Dad’s behind her with a coffee in his hand.
“Your mum’s just back from the gallery,” he says.
A few of her framed photographs are leaning against the kitchen wall.
“I’ve been ditched,” says Mum. “They don’t want my work anymore.”
“Yes, they do,” says Dad. “You’ve still got four or five in there.”
“I don’t want them there! I don’t want our lovely baby and our lovely son—”
“The skin of our lovely son.”
“Whatever. But I don’t want them hanging next door to that …”
Smoke seeps out between her teeth.
“That what?” I say.
“That … filth! That disgusting trashy … Yuck! Yuck yuck yuck!”
She glugs her wine. She drags on her cigarette, then flings it away.
“They have hung the most disgusting stuff on the walls….”
“It’s not even in the main gallery,” says Dad. “It’s that old warehousy place where they put all the weird stuff.”
“Hangings!” says Mum. “Hangings and beheadings and stonings that turn out not to be real hangings and beheadings and stonings. Knives and blood and axes everywhere. Pigs’ heads and beasts’ hearts and snapped bones and crushed skulls … Ugh! Ugh!”
“So is it art?” says Dad.
“It’s filth. What kind of pleasure can you get from watching it? What kind of twisted mi
nd gets pleasure making it?”
Dad sips his coffee.
“Maybe it’s not about pleasure,” he says. “Maybe they’re showing us how horrible the world is. Maybe they’re exploring the nature of reality and illusion, truth and lies.”
“Maybe they’re just getting off on their own sordid tastes.”
Dad shrugs.
“And maybe it’s showing that we’re all just a kind of meat in the end.”
She glares at him.
“I’m not meat! You’re not! Liam’s not! Alison isn’t!”
She glares at him, lights another cigarette. She glares at him again when he says she should put it out. She jabs him in the chest.
“Stop telling me what to do, mister!”
He sighs and looks at his watch. Time to head upstairs again.
“Who they by?” I ask.
“Nobody that’ll put their name to them,” says Mum. “They’re by somebody that goes by the name of the Gnat. The Gnat! And they’ve put warnings about the content on the gallery door.”
“What does whatsisname—Jack Scott—think of them?” says Dad.
She spits breath.
“Jack precious Scott! Oh, he thinks they’re new and strange. He thinks they fit the times. He thinks they’re at the cutting edge!”
“Maybe they are. Maybe they’re exactly what people are looking for.”
“People! Sickos and weirdos and people that like murder and mayhem and that’s got not a clue about art.”
“Maybe that’s most people,” says Dad.
Mum screams, short and sharp.
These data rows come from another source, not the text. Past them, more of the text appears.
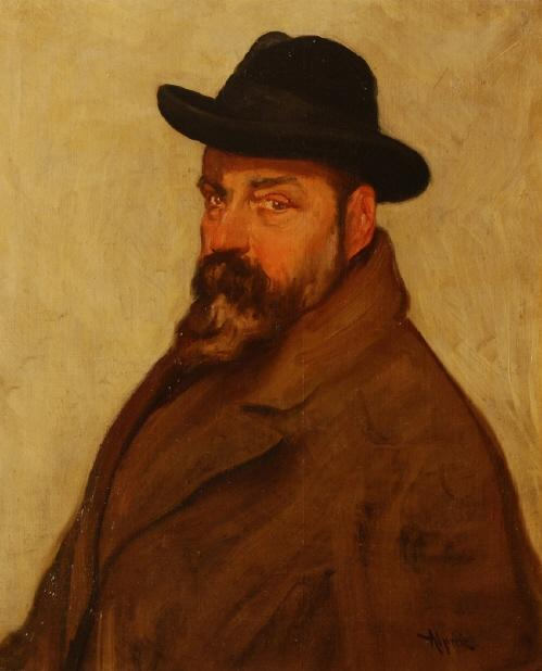 Autorretrato del pintor español Nicolás Alpériz (1865-1928).
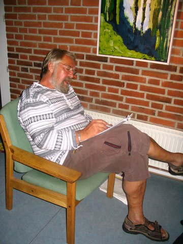 Jag har själv tagit bilden med digitalkamera sommaren 2006.
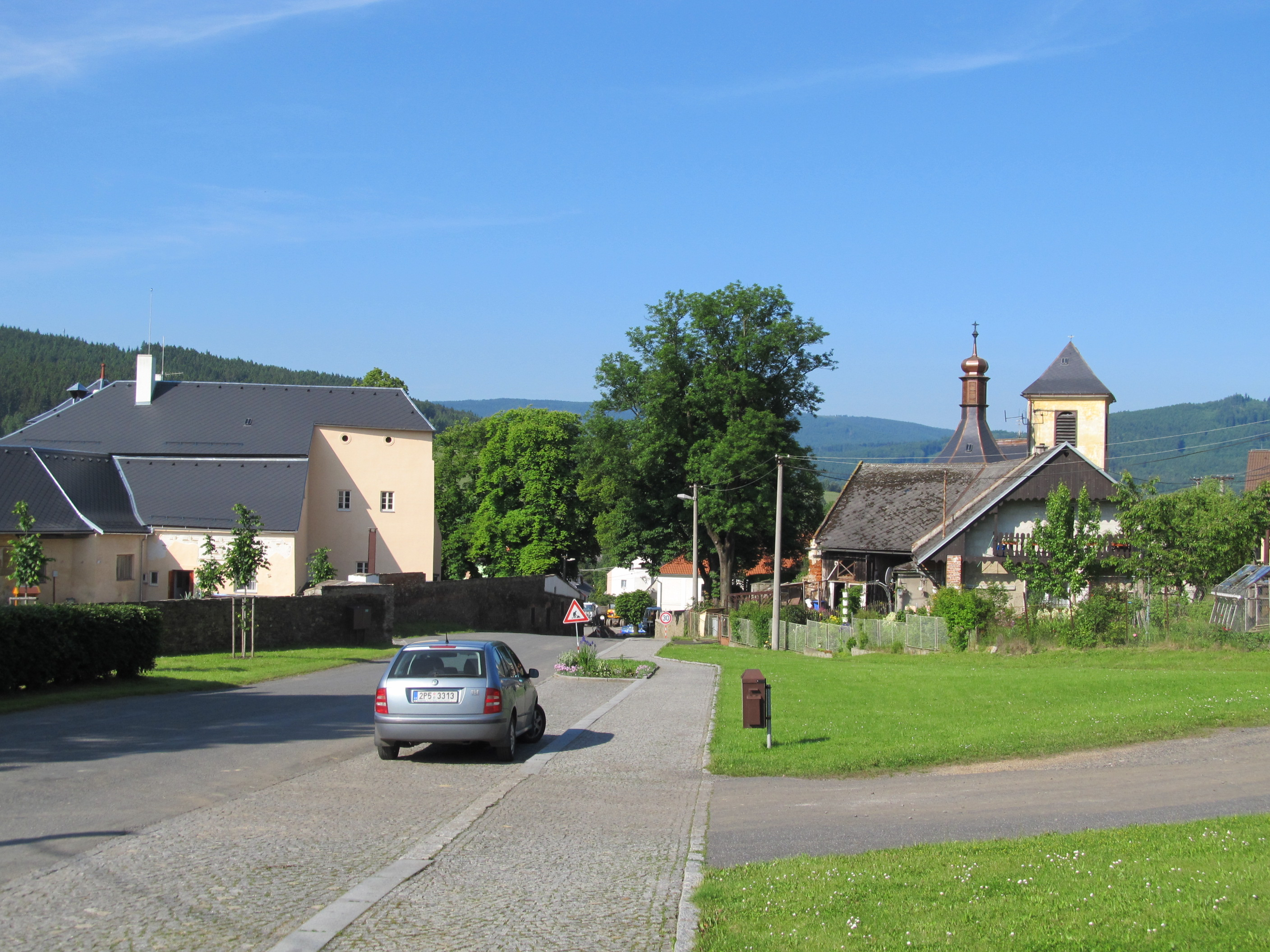 Dešenice - tvrz a kostel svatého Mikuláše
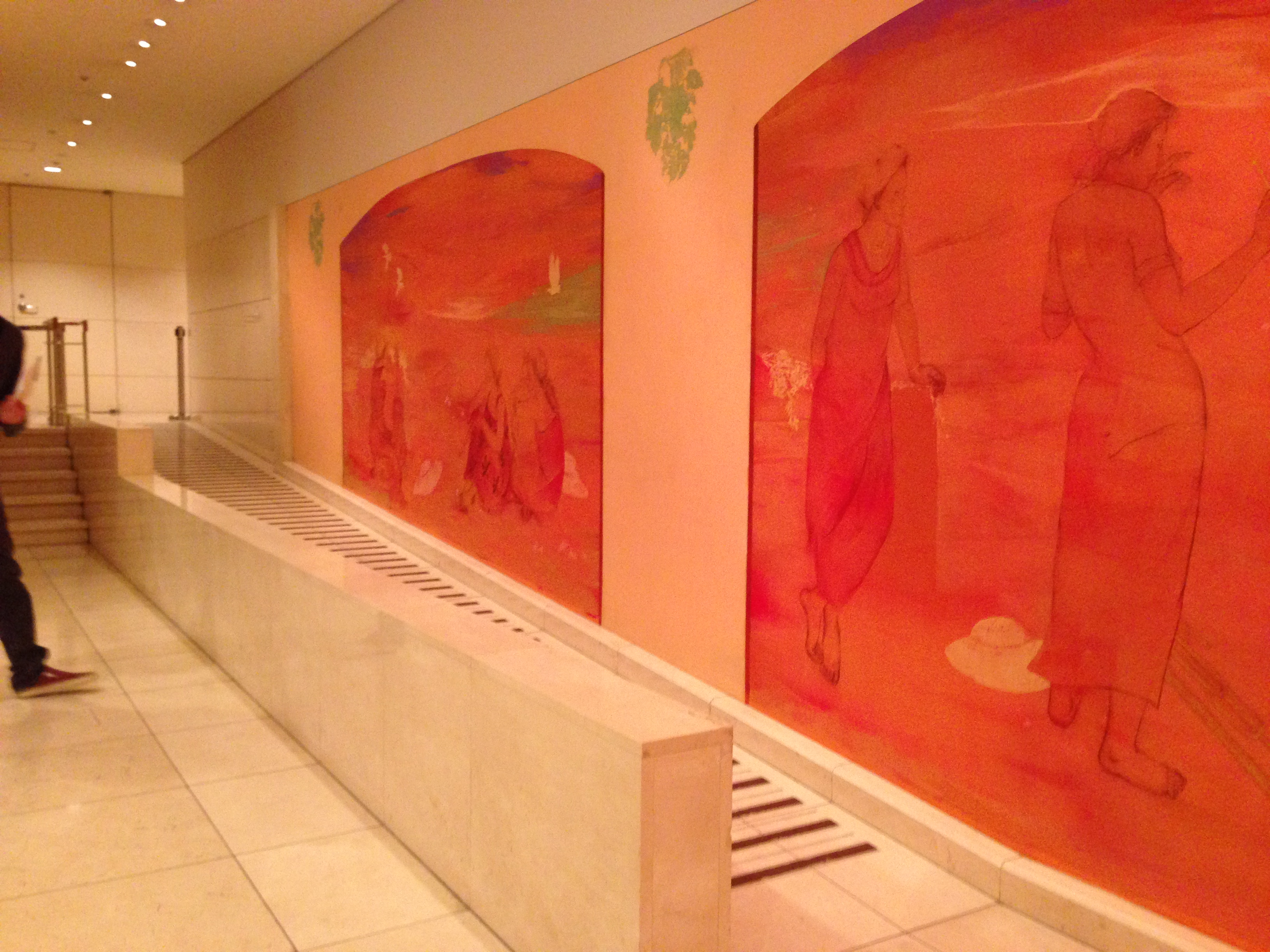 ホワイエにある田村能里子の壁画「季の風奏」。 車椅子用のスロープ付近では、車椅子の目線で描かれている

She clamps her hands across her ears.
“I don’t want to think that. I can’t think that.”
“But maybe it has to be thought. Maybe that’s exactly why there’s murder and mayhem. Because we love it. Because the desire for it is deep inside us.”
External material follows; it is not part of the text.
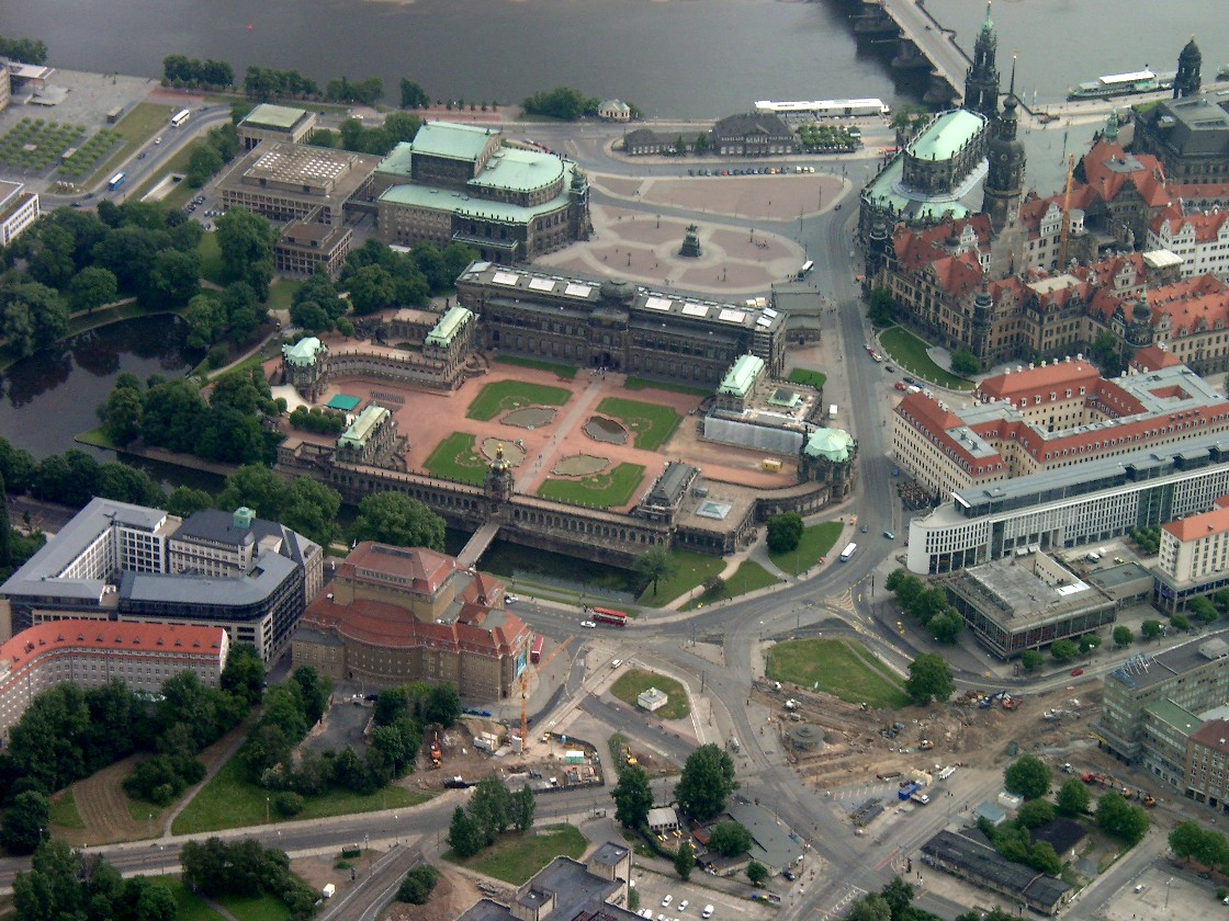 Luftbild des Dresdner Zwingers und des Postplatzes

“It’s not in me!” says Mum. She jabs him hard in the chest again. “It’s not in me!”
2
We all go to see. We leave Alison with little Mrs. Bolton along the lane. We go to the gallery. It’s got corrugated walls and a corrugated roof. The lights are low. There are video screens on the walls. I see the videos I know, or segments of them. The pig’s head, dripping blood, is sawn off time and again.